> THE TASK
Using the entries below, write out the line with "7.304 | 19.326 |", the line with "3.72 | 7.348 |", and every line in between, exactly as each is written.

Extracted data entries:

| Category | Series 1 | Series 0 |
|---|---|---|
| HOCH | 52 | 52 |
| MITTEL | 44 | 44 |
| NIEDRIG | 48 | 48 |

==

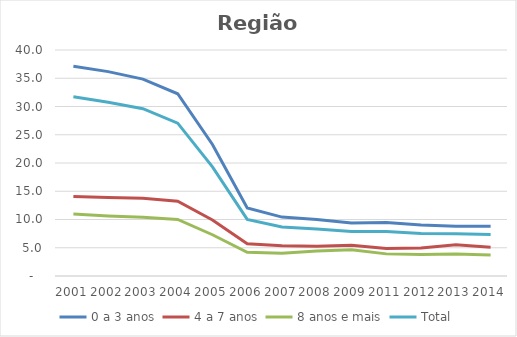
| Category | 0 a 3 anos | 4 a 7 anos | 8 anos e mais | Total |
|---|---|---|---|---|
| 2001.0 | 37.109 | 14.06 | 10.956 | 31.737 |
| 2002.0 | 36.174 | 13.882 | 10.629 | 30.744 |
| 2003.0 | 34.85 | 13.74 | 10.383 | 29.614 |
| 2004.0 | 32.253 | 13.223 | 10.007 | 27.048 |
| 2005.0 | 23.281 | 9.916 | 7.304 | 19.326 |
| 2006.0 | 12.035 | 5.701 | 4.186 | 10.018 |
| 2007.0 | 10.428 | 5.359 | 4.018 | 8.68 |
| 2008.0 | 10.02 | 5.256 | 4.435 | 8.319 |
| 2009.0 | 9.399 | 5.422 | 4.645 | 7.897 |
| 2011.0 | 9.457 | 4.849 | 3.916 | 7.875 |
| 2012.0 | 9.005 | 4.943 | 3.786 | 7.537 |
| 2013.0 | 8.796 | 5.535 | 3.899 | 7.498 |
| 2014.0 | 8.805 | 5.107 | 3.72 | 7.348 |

> RESPONSE BOX
| 2005.0 | 23.281 | 9.916 | 7.304 | 19.326 |
| 2006.0 | 12.035 | 5.701 | 4.186 | 10.018 |
| 2007.0 | 10.428 | 5.359 | 4.018 | 8.68 |
| 2008.0 | 10.02 | 5.256 | 4.435 | 8.319 |
| 2009.0 | 9.399 | 5.422 | 4.645 | 7.897 |
| 2011.0 | 9.457 | 4.849 | 3.916 | 7.875 |
| 2012.0 | 9.005 | 4.943 | 3.786 | 7.537 |
| 2013.0 | 8.796 | 5.535 | 3.899 | 7.498 |
| 2014.0 | 8.805 | 5.107 | 3.72 | 7.348 |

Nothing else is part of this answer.